Charges filed against cop who killed Steven Taylor

By Andrea Morell
September 28, 2020

OAKLAND, Calif. — In a victory for fighters against police brutality, the San Leandro cop who shot and killed Steven Taylor April 18 in a Walmart store there has been charged with voluntary manslaughter.

Alameda County District Attorney Nancy E. O’Malley announced Sept. 2 that she had brought the felony charges against officer Jason Fletcher. If convicted, he would face up to 11 years in prison. Fletcher is the first cop in Alameda County to be charged in an on-duty shooting in more than a decade.

The cop fired a Taser at Taylor and then shot him dead when the 33-year-old Black father of three didn’t obey his command to drop a baseball bat he was holding. Taylor’s family has said he was in the throes of a mental health crisis.

“Mr. Taylor was struggling to remain standing as he pointed the bat at the ground,” the charges say, and “posed no threat of imminent deadly force or serious bodily injury to defendant Fletcher or anyone else in the store.”

“From the time Officer Fletcher entered the store to the time he shot and killed Mr. Taylor, less than 40 seconds elapsed,” the DA said. The Walmart was crowded with shoppers at the time.

Addie Kitchen, Taylor’s grandmother, who joined his mother, Sharon Taylor, to help lead the four-month fight to have the cop publicly identified, arrested and charged, told this Militant worker-correspondent in a telephone discussion, “We will continue to protest” to see that justice is won.

Several disciplined protests in downtown San Leandro at police headquarters and at the Walmart store over the course of several months led to the charges.

There was little media attention after the killing was first reported. But the massive protests all across the country that followed the cop killing of George Floyd in Minneapolis breathed new life into the fight.

“It’s good the charges were made,” Walmart worker Rosa-Lynn Lovett told me. “And good the protests that won it were peaceful, not tearing up stores. The stores are needed for people trying to make a living who are working there.
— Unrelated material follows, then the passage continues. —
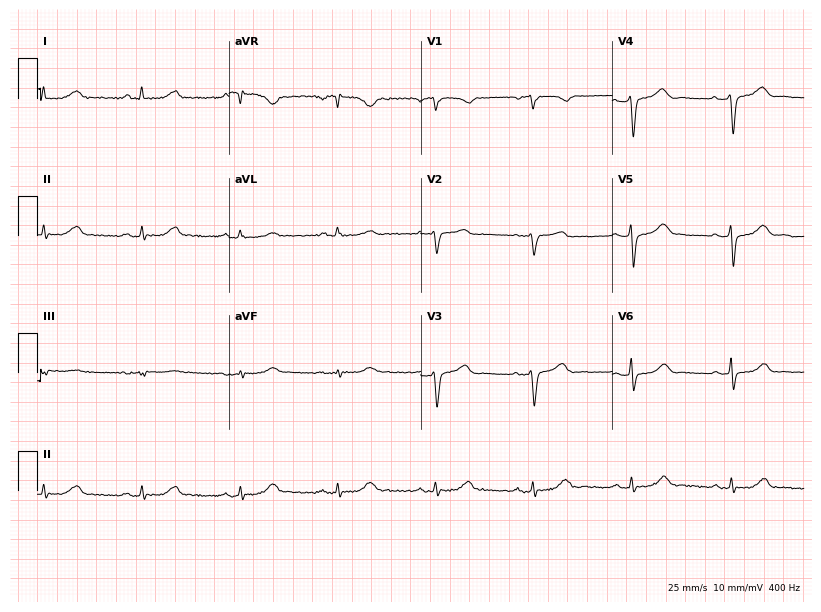
ECG — a woman, 62 years old. Labelled as a normal ECG.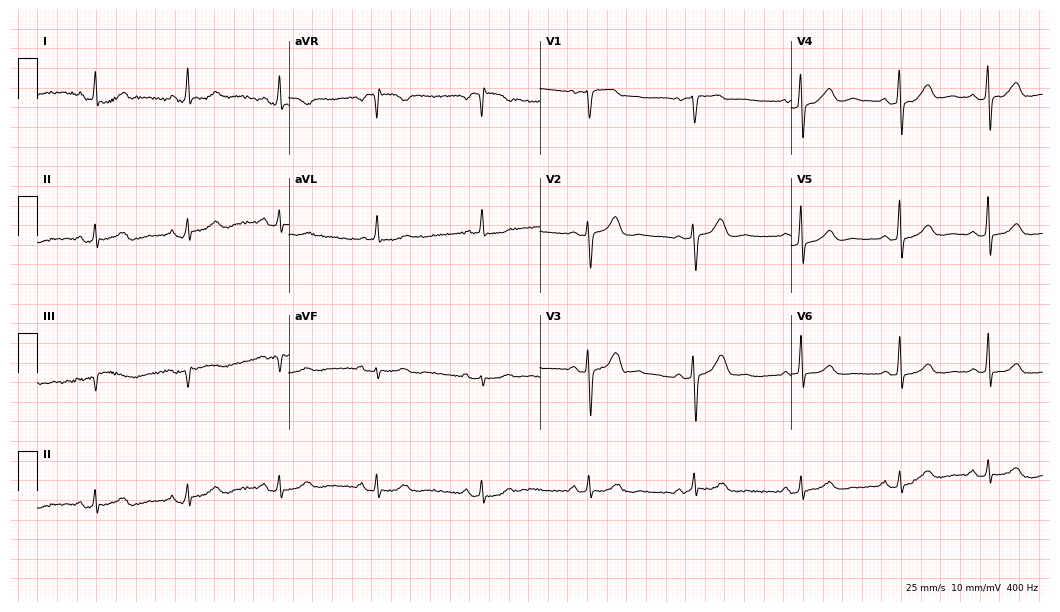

People go there to buy things they need.”

Ariel Buckingham, a cashier at the Walmart where Taylor was killed who joined in pressing the DA to make an arrest, said, “It’s good if a huge outcry actually got him charged.”

“This is a victory in the fight to push back against police officers acting as judge, jury and executioner,” Joel Britton, Socialist Workers Party candidate for U.S. Congress in the 13th District, which includes San Leandro, said in a letter published in the Sept. 10 San Leandro Times. “Police violence is aimed at intimidating and punishing working people and falls most heavily on African Americans like Taylor.”

Britton participated in several protests against Taylor’s killing and got word out about the fight broadly through his campaign.